We had a GSA for intranet search and other than the paint this was a standard Dell server. I remember not being impressed by what the GSA could do.

We also had Google Urchin for web analytics, it wasn't a hardware appliance but the product wasn't very impressive either. They then killed that and tried to get you onto Google Analytics.

They just didn't commit to these on premise enterprise products.

dekhn · 2024-03-12T23:08:52 1710284932

The server may have been dell, but it included a full stack of google3 software including chubby the lockserver.

We had one at my company and it was widely loved- far better intranet search and domain-specific search for biotech.

ajcp · 2024-03-12T17:54:27 1710266067

And undercut what they'd like to use as a huge motivator in people moving to GCP? Not likely. Even if they wanted to they can't keep up with their own internal demand.

Beyond that they might not be as stable or resilient outside of the closely curated confines of their own data-centers. In that case selling them would be more of an embarrassment.

htrp · 2024-03-12T18:05:16 1710266716

>Beyond that they might not be as stable or resilient outside of the closely curated confines of their own data-centers. In that case selling them would be more of an embarrassment.

Once you go out of your heavily curated hardware stack, the headaches multiply exponentially.

qiine · 2024-03-12T17:40:28 1710265228

Maybe selling hardware to customers worldwide + support like Nvidia does is actually not trivial ?

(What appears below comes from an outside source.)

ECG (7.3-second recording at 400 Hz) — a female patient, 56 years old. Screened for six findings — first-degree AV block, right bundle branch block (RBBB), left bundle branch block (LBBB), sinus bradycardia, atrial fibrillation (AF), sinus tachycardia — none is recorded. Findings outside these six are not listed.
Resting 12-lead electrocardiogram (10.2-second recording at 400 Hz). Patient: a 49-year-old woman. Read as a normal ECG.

neuronexmachina · 2024-03-12T18:24:43 1710267883

The impression I got from this thread yesterday is that Google's having difficulty keeping up with the heavy internal demand for TPUs: https://news.ycombinator.com/item?id=39670121

elwell · 2024-03-12T17:19:59 1710263999

> Meta’s long-term vision is to build artificial general intelligence (AGI)

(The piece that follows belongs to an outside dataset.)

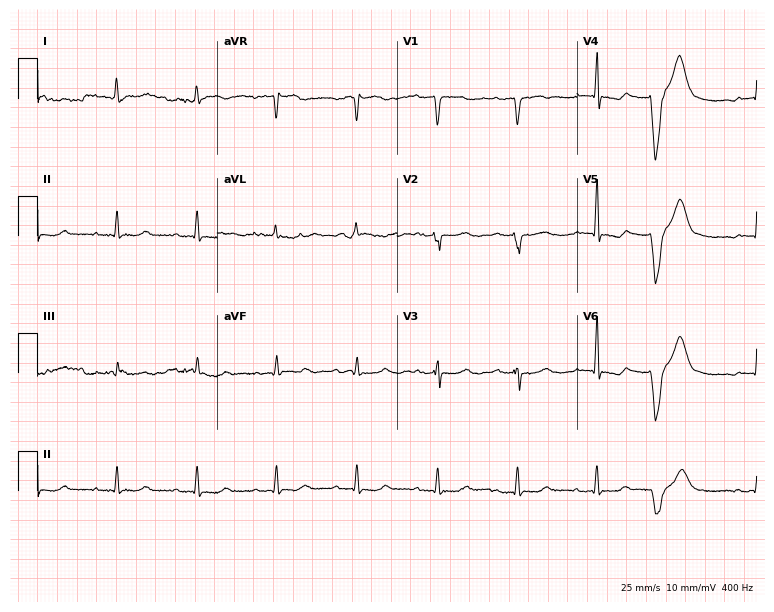
ECG (7.3-second recording at 400 Hz) — a 63-year-old female patient. Screened for six findings — first-degree AV block, right bundle branch block, left bundle branch block, sinus bradycardia, atrial fibrillation, sinus tachycardia — none is recorded. Findings outside these six are not listed.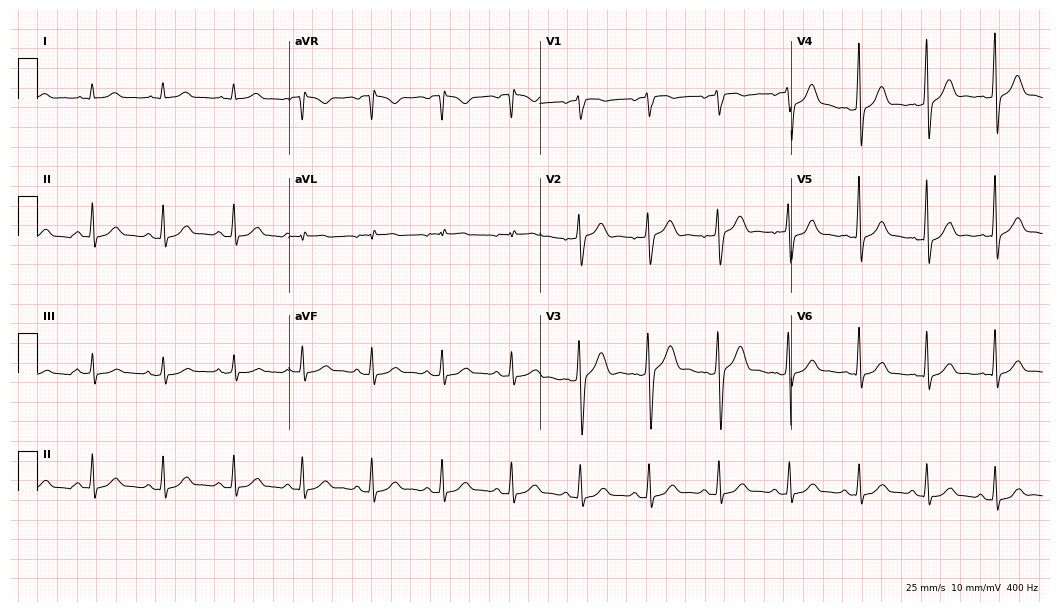
12-lead ECG from a male patient, 53 years old. No first-degree AV block, right bundle branch block, left bundle branch block, sinus bradycardia, atrial fibrillation or sinus tachycardia recorded for this tracing.

valzam · 2024-03-13T00:23:18 1710289398

Don't worry, this goal will change with the next hype cycle

latchkey · 2024-03-13T01:54:12 1710294852

I pity the fools that think AI is just another internet hype cycle.

brookst · 2024-03-13T03:24:54 1710300294

I’m old enough to remember the proud, defiant declarations that the internet was just a hype cycle.

bennyelv · 2024-03-13T06:28:28 1710311308

Well it was wasn’t it? There was a massive boom where loads of companies over promised what they would achieve, followed by a crash when everyone realised lots of them couldn’t, followed by stability for the smaller number that could.

It was the very definition of a hype cycle as far as I can see. Hype cycle doesn’t mean “useless and will go away”, you have the second upward curve and then productivity.

https://en.m.wikipedia.org/wiki/Gartner_hype_cycle

brookst · 2024-03-13T15:12:31 1710342751

I don’t disagree, but a lot of “analysis” was not that nuanced. At one time I worked for a company where 90% of revenue was from printed periodicals. Smart, capable executives assured the whole company that the internet was not a threat, just something college kids used for fun.

Colloquial, dismissive use of “hype cycle” does not usually mean “this will change the world but foolish things, soon forgotten, will also be done in the short term”. Though I agree a deeper understanding of the term can suggest that.

latchkey · 2024-03-13T03:44:44 1710301484

I got my first email in 1991 and started my first internet business in 1995 (a web dev shop). My entire life has been an endless hype cycle.